Out of the material that follows, write out exactly the lines from the line with "sample: Lung epithelial" to the line with "organism: Zebrafish", both ends included, and no others.

=== Records to process ===
▼▼▼

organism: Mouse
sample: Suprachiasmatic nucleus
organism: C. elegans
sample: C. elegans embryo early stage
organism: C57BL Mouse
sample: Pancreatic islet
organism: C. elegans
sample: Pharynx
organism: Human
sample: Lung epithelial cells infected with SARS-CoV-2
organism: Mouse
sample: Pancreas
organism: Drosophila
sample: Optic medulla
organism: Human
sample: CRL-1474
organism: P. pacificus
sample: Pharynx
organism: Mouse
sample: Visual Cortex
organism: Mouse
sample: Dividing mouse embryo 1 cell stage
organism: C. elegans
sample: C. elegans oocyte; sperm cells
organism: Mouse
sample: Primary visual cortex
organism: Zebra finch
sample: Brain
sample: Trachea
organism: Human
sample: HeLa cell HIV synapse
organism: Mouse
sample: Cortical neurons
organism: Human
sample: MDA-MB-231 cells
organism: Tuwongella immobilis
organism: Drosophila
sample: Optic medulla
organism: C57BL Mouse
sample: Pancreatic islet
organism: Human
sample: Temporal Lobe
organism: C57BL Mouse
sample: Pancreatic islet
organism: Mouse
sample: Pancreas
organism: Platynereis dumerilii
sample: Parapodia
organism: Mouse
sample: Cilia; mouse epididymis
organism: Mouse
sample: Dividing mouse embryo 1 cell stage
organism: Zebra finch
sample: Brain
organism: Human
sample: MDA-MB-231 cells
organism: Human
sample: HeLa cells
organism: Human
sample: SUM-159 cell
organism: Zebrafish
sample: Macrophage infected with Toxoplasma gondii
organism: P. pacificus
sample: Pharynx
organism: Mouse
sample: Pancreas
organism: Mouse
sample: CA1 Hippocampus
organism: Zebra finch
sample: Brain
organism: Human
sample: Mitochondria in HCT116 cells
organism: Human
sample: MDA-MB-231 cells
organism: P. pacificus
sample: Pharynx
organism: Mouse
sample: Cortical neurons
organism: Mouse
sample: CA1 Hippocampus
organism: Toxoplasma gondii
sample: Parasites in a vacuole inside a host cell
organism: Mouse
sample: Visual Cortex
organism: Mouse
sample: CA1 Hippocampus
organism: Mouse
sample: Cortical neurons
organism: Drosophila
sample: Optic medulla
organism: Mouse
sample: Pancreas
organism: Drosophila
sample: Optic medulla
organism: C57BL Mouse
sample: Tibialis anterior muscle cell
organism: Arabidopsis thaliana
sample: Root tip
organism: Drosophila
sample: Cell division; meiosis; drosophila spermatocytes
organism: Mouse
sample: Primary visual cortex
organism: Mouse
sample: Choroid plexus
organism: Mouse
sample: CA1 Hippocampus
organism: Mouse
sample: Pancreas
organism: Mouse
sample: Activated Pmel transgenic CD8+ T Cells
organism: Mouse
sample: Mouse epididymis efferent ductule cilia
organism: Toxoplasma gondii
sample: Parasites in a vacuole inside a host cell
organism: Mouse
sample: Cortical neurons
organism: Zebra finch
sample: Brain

▲▲▲
▼▼▼

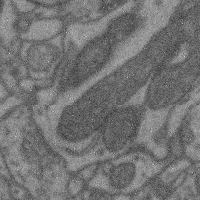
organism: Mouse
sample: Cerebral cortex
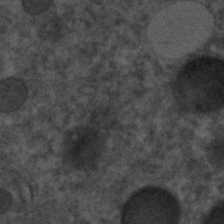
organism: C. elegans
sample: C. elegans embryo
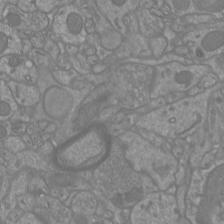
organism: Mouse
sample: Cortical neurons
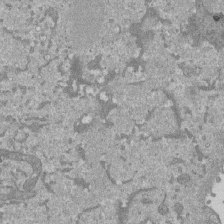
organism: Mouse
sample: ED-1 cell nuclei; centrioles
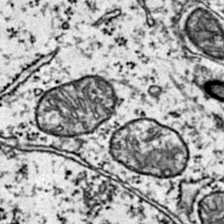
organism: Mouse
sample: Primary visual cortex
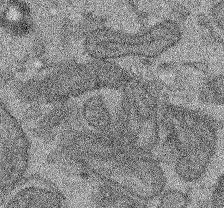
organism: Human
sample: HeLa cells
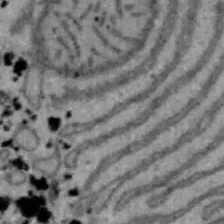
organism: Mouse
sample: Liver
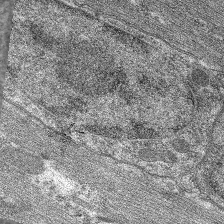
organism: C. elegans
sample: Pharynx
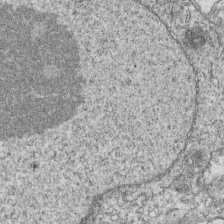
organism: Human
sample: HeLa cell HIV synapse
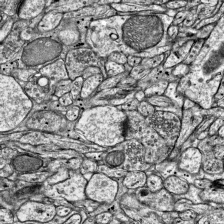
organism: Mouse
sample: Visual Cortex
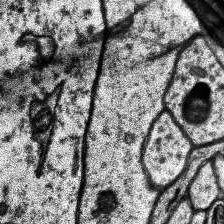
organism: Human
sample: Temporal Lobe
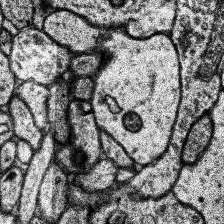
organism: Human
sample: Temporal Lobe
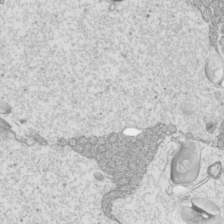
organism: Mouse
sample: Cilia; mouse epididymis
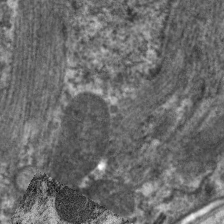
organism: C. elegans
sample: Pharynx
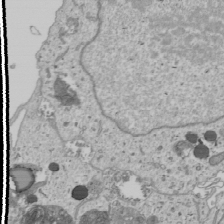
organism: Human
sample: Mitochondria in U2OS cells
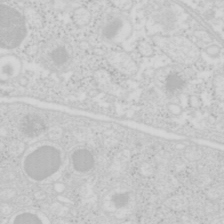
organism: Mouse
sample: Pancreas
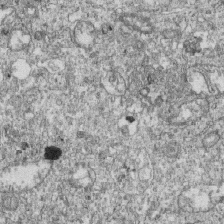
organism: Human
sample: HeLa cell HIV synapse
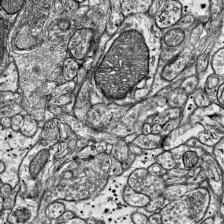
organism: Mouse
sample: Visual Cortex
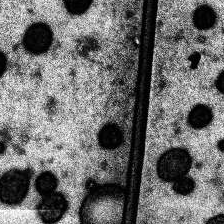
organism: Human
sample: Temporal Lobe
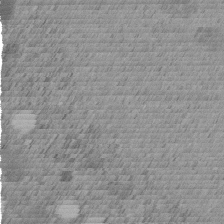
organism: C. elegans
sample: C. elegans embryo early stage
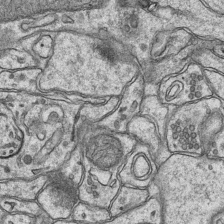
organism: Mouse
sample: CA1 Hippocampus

▲▲▲

=== Reply to the task ===
sample: Lung epithelial cells infected with SARS-CoV-2
organism: Mouse
sample: Pancreas
organism: Drosophila
sample: Optic medulla
organism: Human
sample: CRL-1474
organism: P. pacificus
sample: Pharynx
organism: Mouse
sample: Visual Cortex
organism: Mouse
sample: Dividing mouse embryo 1 cell stage
organism: C. elegans
sample: C. elegans oocyte; sperm cells
organism: Mouse
sample: Primary visual cortex
organism: Zebra finch
sample: Brain
sample: Trachea
organism: Human
sample: HeLa cell HIV synapse
organism: Mouse
sample: Cortical neurons
organism: Human
sample: MDA-MB-231 cells
organism: Tuwongella immobilis
organism: Drosophila
sample: Optic medulla
organism: C57BL Mouse
sample: Pancreatic islet
organism: Human
sample: Temporal Lobe
organism: C57BL Mouse
sample: Pancreatic islet
organism: Mouse
sample: Pancreas
organism: Platynereis dumerilii
sample: Parapodia
organism: Mouse
sample: Cilia; mouse epididymis
organism: Mouse
sample: Dividing mouse embryo 1 cell stage
organism: Zebra finch
sample: Brain
organism: Human
sample: MDA-MB-231 cells
organism: Human
sample: HeLa cells
organism: Human
sample: SUM-159 cell
organism: Zebrafish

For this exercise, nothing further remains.